Kak Djanuar menghentikan langkahnya, kepalanya menoleh sedikit menandakan bahwa ia mendengarkan kata-kataku. Satu detik. Dua detik. Tidak ada tanggapan apapun darinya. Aku masih mengatur napas. Berbicara dengan kecepatan diatas rata-rata sambil teriak-teriak itu melelahkan. Sumpah.

Tidak lama, dia menoleh. Dia tersenyum tipis. Sangat tipis. Aku tidak bisa mengatakan itu adalah sinisme karena memang tidak terlihat seperti itu. Bagiku, ia terlihat seperti sedang menahan sesuatu.

"Aku tahu kok. Goodbye, Ara."

Kali ini aku membiarkannya benar-benar pergi. Otakku seperti dipenuhi oleh kode smaphore yang tidak pernah bisa aku kuasai. Terlalu banyak hal aneh yang dilakukan cowokku sampai aku tidak bisa menemukan dirinya disetiap kalimat yang ia ucapkan. Terkecuali untuk kalimat terakhir yang kukenali sebagai Djanuar. Selebihnya, aku seperti berhadapan dengan dua manusia yang memiliki suasana hati berbeda. Dua alter ego yang sangat asing bagiku. Saking asingnya aku sampai tidak merasa sedih meskipun diputuskan secara sepihak. Pernyataan putus Kak Djanuar sulit sekali untuk diproses akal.

Ya, terlepas dari itu, aku benar-benar putus dengan Kak Djanuar. Hatiku terlampau kacau balau untuk merasakan satu perasaan dominan seperti sedih atau marah. Aku perlu waktu untuk memilah perasaanku. Karena bagaimanapun, dua tahun kebelakang adalah masa-masa paling indahku sebagai remaja.
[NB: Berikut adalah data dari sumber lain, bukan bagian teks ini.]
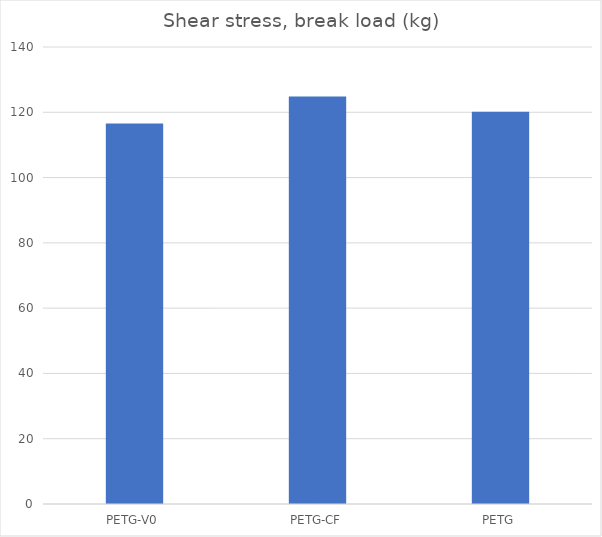
| Category | Break kg |
|---|---|
| PETG-V0 | 116.6 |
| PETG-CF | 124.8 |
| PETG | 120.2 |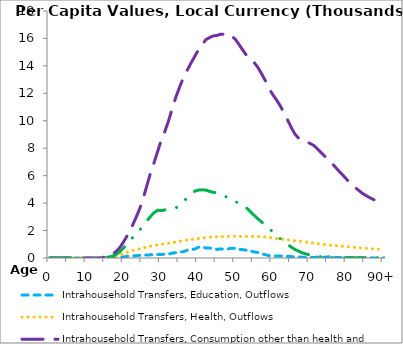
| Category | Intrahousehold Transfers, Education, Outflows | Intrahousehold Transfers, Health, Outflows | Intrahousehold Transfers, Consumption other than health and education, Outflows | Intrahousehold Transfers, Saving, Outflows |
|---|---|---|---|---|
| 0 | 0 | 0 | 0 | 0 |
|  | 0 | 0 | 0 | 0 |
| 2 | 0 | 0 | 0 | 0 |
| 3 | 0 | 0 | 0 | 0 |
| 4 | 0 | 0 | 0 | 0 |
| 5 | 0 | 0 | 0 | 0 |
| 6 | 0 | 0 | 0 | 0 |
| 7 | 0 | 0 | 0 | 0 |
| 8 | 0 | 0 | 0 | 0 |
| 9 | 0 | 0 | 0 | 0 |
| 10 | 0 | 0 | 0 | 0 |
| 11 | 0 | 0 | 0 | 0 |
| 12 | 0 | 0 | 0 | 0 |
| 13 | 0 | 0 | 0 | 0 |
| 14 | 0 | 0 | 0 | 0 |
| 15 | 1.449 | 17.151 | 122.794 | 39.844 |
| 16 | 3.631 | 34.553 | 120.29 | 77.717 |
| 17 | 9.098 | 69.611 | 305.957 | 151.59 |
| 18 | 20.378 | 132.845 | 511.699 | 284.298 |
| 19 | 46.837 | 222.315 | 825.078 | 494.024 |
| 20 | 81.249 | 329.58 | 1243.803 | 785.559 |
| 21 | 125.024 | 427.397 | 1711.285 | 1093.584 |
| 22 | 154.822 | 522.903 | 2231.49 | 1405.585 |
| 23 | 158.757 | 591.963 | 2825.519 | 1686.546 |
| 24 | 189.884 | 657.226 | 3460.57 | 1965.513 |
| 25 | 202.9 | 717.681 | 4196.765 | 2308.809 |
| 26 | 210.576 | 795.502 | 5170.699 | 2654.082 |
| 27 | 229.206 | 858.847 | 6104.777 | 3004.228 |
| 28 | 239.499 | 912.546 | 6903.45 | 3283.112 |
| 29 | 251.117 | 958.972 | 7748.194 | 3481.269 |
| 30 | 256.473 | 1003.991 | 8590.816 | 3452.164 |
| 31 | 281.291 | 1033.577 | 9245.978 | 3508.56 |
| 32 | 291.251 | 1075.735 | 10039.849 | 3550.418 |
| 33 | 356.842 | 1126.746 | 10943.42 | 3581.957 |
| 34 | 389.385 | 1176.982 | 11783.264 | 3657.568 |
| 35 | 429.646 | 1225.46 | 12499.684 | 3867.272 |
| 36 | 460.702 | 1274.848 | 13171.595 | 4134.795 |
| 37 | 570.122 | 1313.277 | 13691.148 | 4381.25 |
| 38 | 602.956 | 1353.687 | 14210.214 | 4670.46 |
| 39 | 653.99 | 1390.362 | 14683.858 | 4870.135 |
| 40 | 785.121 | 1422.141 | 15162.363 | 4949.664 |
| 41 | 793.711 | 1452.704 | 15531.728 | 4967.397 |
| 42 | 735.673 | 1484.461 | 15911.49 | 4949.844 |
| 43 | 721.528 | 1505.095 | 16064.06 | 4854.688 |
| 44 | 691.826 | 1527.433 | 16185.279 | 4787.612 |
| 45 | 622.561 | 1542.613 | 16218.661 | 4747.034 |
| 46 | 667.362 | 1554.744 | 16313.883 | 4624.755 |
| 47 | 637 | 1561.002 | 16307.037 | 4498.689 |
| 48 | 665.195 | 1574.033 | 16346.379 | 4427.602 |
| 49 | 719.104 | 1572.034 | 16163.743 | 4284.056 |
| 50 | 697.238 | 1575.216 | 15915.34 | 4099.089 |
| 51 | 618.417 | 1572.042 | 15531.329 | 3985.199 |
| 52 | 608.354 | 1571.971 | 15130.608 | 3842.306 |
| 53 | 562.412 | 1565.862 | 14744.338 | 3635.215 |
| 54 | 497.564 | 1569.964 | 14511.305 | 3383.507 |
| 55 | 444.264 | 1571.779 | 14243.779 | 3113.931 |
| 56 | 405.697 | 1566.019 | 13891.447 | 2857.394 |
| 57 | 297.736 | 1550.455 | 13427.713 | 2633.561 |
| 58 | 244.615 | 1530.142 | 12935.068 | 2324.245 |
| 59 | 173.238 | 1496.657 | 12351.76 | 2145.042 |
| 60 | 149.275 | 1462.184 | 11916.228 | 1913.478 |
| 61 | 149.188 | 1425.463 | 11527.784 | 1704.276 |
| 62 | 142.526 | 1388.753 | 11105.602 | 1400.004 |
| 63 | 150.658 | 1351.083 | 10599.695 | 1215.529 |
| 64 | 118.082 | 1322.587 | 10064.278 | 991.347 |
| 65 | 103.337 | 1291.896 | 9506.541 | 797.764 |
| 66 | 71.725 | 1260.36 | 9018.179 | 617.885 |
| 67 | 77.844 | 1231.051 | 8725.818 | 494.266 |
| 68 | 61.521 | 1207.128 | 8563.706 | 373.55 |
| 69 | 61.03 | 1165.769 | 8472.071 | 290.811 |
| 70 | 37.976 | 1125.291 | 8352.232 | 223.857 |
| 71 | 37.584 | 1087.189 | 8212.836 | 175.451 |
| 72 | 59.989 | 1049.012 | 7966.557 | 130.342 |
| 73 | 54.272 | 1009.942 | 7693.281 | 95.83 |
| 74 | 53.169 | 979.57 | 7420.245 | 67.046 |
| 75 | 86.716 | 952.618 | 7167.925 | 48.913 |
| 76 | 74.656 | 925.43 | 6879.535 | 34.612 |
| 77 | 40.336 | 898.263 | 6583.456 | 26.856 |
| 78 | 31.246 | 871.746 | 6281.565 | 22.019 |
| 79 | 30.942 | 845.735 | 6005.183 | 17.654 |
| 80 | 30.797 | 820.478 | 5706.197 | 14.595 |
| 81 | 29.922 | 796.462 | 5420.572 | 12.751 |
| 82 | 35.034 | 773.895 | 5182.653 | 11.232 |
| 83 | 28.42 | 751.968 | 4960.231 | 9.961 |
| 84 | 21.416 | 730.662 | 4741.538 | 9.852 |
| 85 | 12.555 | 709.96 | 4569.967 | 9.826 |
| 86 | 11.643 | 689.844 | 4417.189 | 9.813 |
| 87 | 8.327 | 670.298 | 4276.683 | 9.809 |
| 88 | 4.532 | 651.306 | 4142.739 | 9.809 |
| 89 | 2.974 | 632.852 | 4010.571 | 9.809 |
| 90+ | 1.951 | 614.922 | 3883.469 | 9.809 |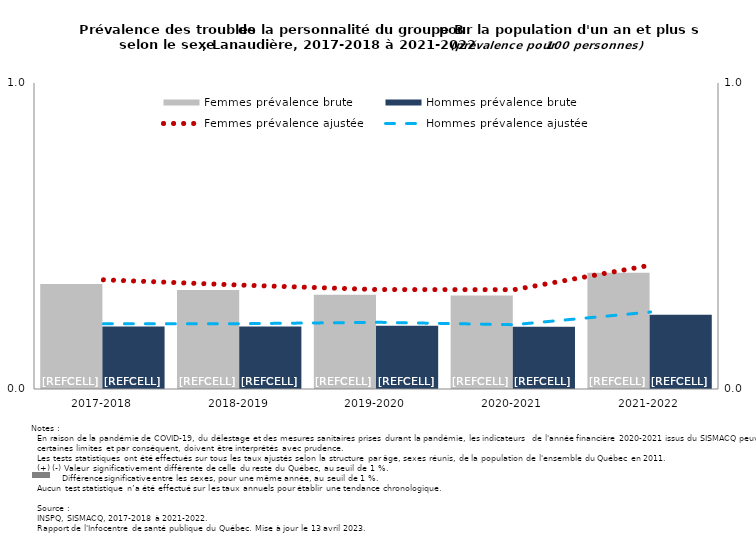
| Category | Femmes prévalence brute | Hommes prévalence brute |
|---|---|---|
| 2017-2018 | 0.343 | 0.205 |
| 2018-2019 | 0.324 | 0.204 |
| 2019-2020 | 0.308 | 0.207 |
| 2020-2021 | 0.306 | 0.203 |
| 2021-2022 | 0.38 | 0.242 |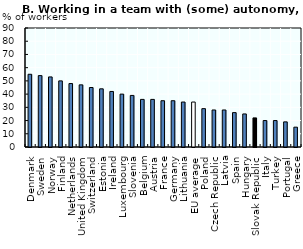
| Category | Series 0 |
|---|---|
| Denmark | 55 |
| Sweden | 54 |
| Norway | 53 |
| Finland | 50 |
| Netherlands | 48 |
| United Kingdom | 47 |
| Switzerland | 45 |
| Estonia | 44 |
| Ireland | 42 |
| Luxembourg | 40 |
| Slovenia | 39 |
| Belgium | 36 |
| Austria | 36 |
| France | 35 |
| Germany | 35 |
| Lithuania | 34 |
| EU average | 34 |
| Poland | 29 |
| Czech Republic | 28 |
| Latvia | 28 |
| Spain | 26 |
| Hungary | 25 |
| Slovak Republic | 22 |
| Italy | 20 |
| Turkey | 20 |
| Portugal | 19 |
| Greece | 15 |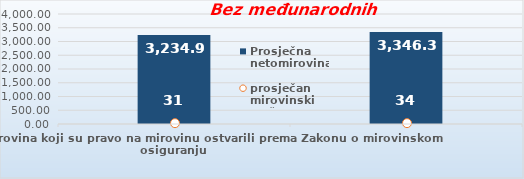
| Category | Prosječna netomirovina  |
|---|---|
| Korisnici mirovina koji su pravo na mirovinu ostvarili prema Zakonu o mirovinskom osiguranju  | 3234.95 |
| Korisnici koji su pravo na mirovinu PRVI PUT ostvarili u 2022. godini prema Zakonu o mirovinskom osiguranju - NOVI KORISNICI | 3346.298 |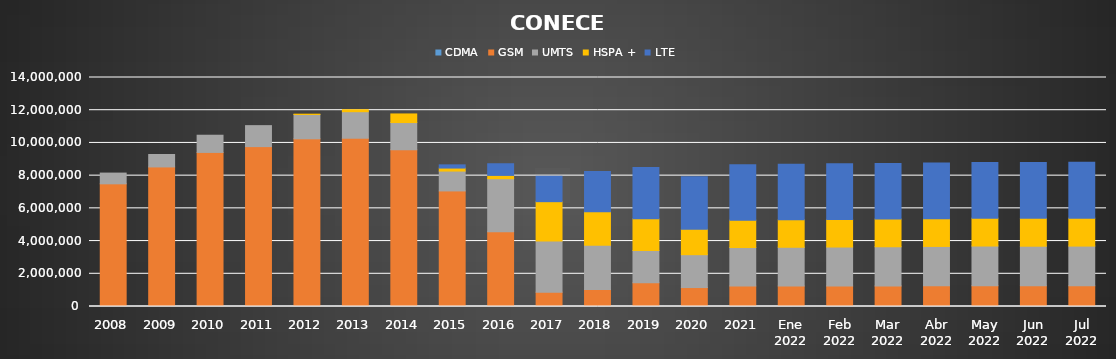
| Category | CDMA | GSM | UMTS | HSPA + | LTE |
|---|---|---|---|---|---|
| 2008 | 0 | 7499370 | 656989 | 0 | 0 |
| 2009 | 0 | 8532691 | 758577 | 0 | 0 |
| 2010 | 0 | 9419193 | 1051309 | 0 | 0 |
| 2011 | 0 | 9774865 | 1282451 | 0 | 0 |
| 2012 | 0 | 10252457 | 1484003 | 21446 | 0 |
| 2013 | 0 | 10287259 | 1622034 | 121593 | 0 |
| 2014 | 0 | 9581956 | 1664758 | 525306 | 0 |
| 2015 | 0 | 7065313 | 1214567 | 183109 | 195630 |
| 2016 | 0 | 4571999 | 3240700 | 201567 | 712557 |
| 2017 | 0 | 873346 | 3135577 | 2399460 | 1551880 |
| 2018 | 0 | 1039373 | 2706058 | 2049418 | 2453201 |
| 2019 | 0 | 1452334 | 1970422 | 1937931 | 3132367 |
| 2020 | 0 | 1158751 | 2009264 | 1548440 | 3212798 |
| 2021 | 0 | 1250925 | 2353798 | 1675346 | 3385646 |
| Ene 2022 | 0 | 1253803 | 2367204 | 1682872 | 3391452 |
| Feb 2022 | 0 | 1256245 | 2379435 | 1688963 | 3397299 |
| Mar 2022 | 0 | 1259631 | 2392596 | 1693034 | 3401696 |
| Abr 2022 | 0 | 1264438 | 2406911 | 1697322 | 3404685 |
| May 2022 | 0 | 1270140 | 2426173 | 1703122 | 3410983 |
| Jun 2022 | 0 | 1262085 | 2423097 | 1704279 | 3412930 |
| Jul 2022 | 0 | 1263792 | 2429301 | 1706746 | 3411593 |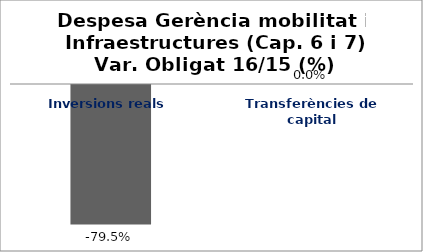
| Category | Series 0 |
|---|---|
| Inversions reals | -0.795 |
| Transferències de capital | 0 |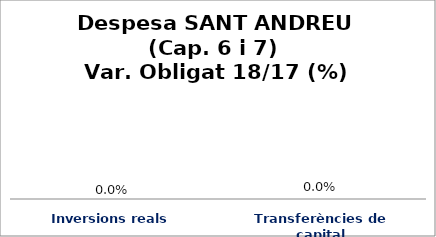
| Category | Series 0 |
|---|---|
| Inversions reals | 0 |
| Transferències de capital | 0 |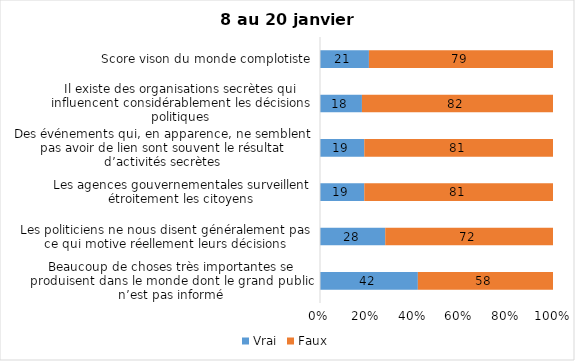
| Category | Vrai | Faux |
|---|---|---|
| Beaucoup de choses très importantes se produisent dans le monde dont le grand public n’est pas informé | 42 | 58 |
| Les politiciens ne nous disent généralement pas ce qui motive réellement leurs décisions | 28 | 72 |
| Les agences gouvernementales surveillent étroitement les citoyens | 19 | 81 |
| Des événements qui, en apparence, ne semblent pas avoir de lien sont souvent le résultat d’activités secrètes | 19 | 81 |
| Il existe des organisations secrètes qui influencent considérablement les décisions politiques | 18 | 82 |
| Score vison du monde complotiste | 21 | 79 |

Sulit buatku untuk menelan bulat-bulat kenyataan bahwa kami tidak lagi bersama. Walaupun dengan cara putus yang luar biasa absurd—menurutku.

Ah! keheningan lorong ini baru saja membuatku merasakan sesuatu yang buruk. Seperti ada setumpuk bom yang meledak didalam kepalaku ketika aku mengingat kata-kata Kak Djanuar.

BOOM!!!

Suaranya terlampau nyata untuk sesuatu yang hanya ada dalam pikiranku.

Tunggu dulu.

Aku mengernyit heran. Suaranya dari arah belakang. Aku berbalik badan. Ada sebuah anomali dilangit yang tertangkap oleh mataku. Segumpal asap hitam mengepul di udara dari arah Aula. Tak lama kemudian, aku mendengar sayup-sayup keramaian. Kegaduhan masa yang panik akan sesuatu bersahut-sahutan dengan suara sirine pertanda bahaya.

Air mukaku langsung berubah begitu menyadari apa yang baru saja terjadi. Lantas berlari cepat menuju aula. Teresa, Kak Djanuar, Camila, dan kepala sekolah berkepala plontos yang sampai saat ini belum bisa kuingat namanya, siapapun yang mungkin saja berada di dalam aula, aku mohon dengan sangat.

Jangan mati dulu!

Aku butuh penjelasan mengapa ada suara ledakan bom dan asap hitam disekolah yang penuh oleh tunas bangsa ini.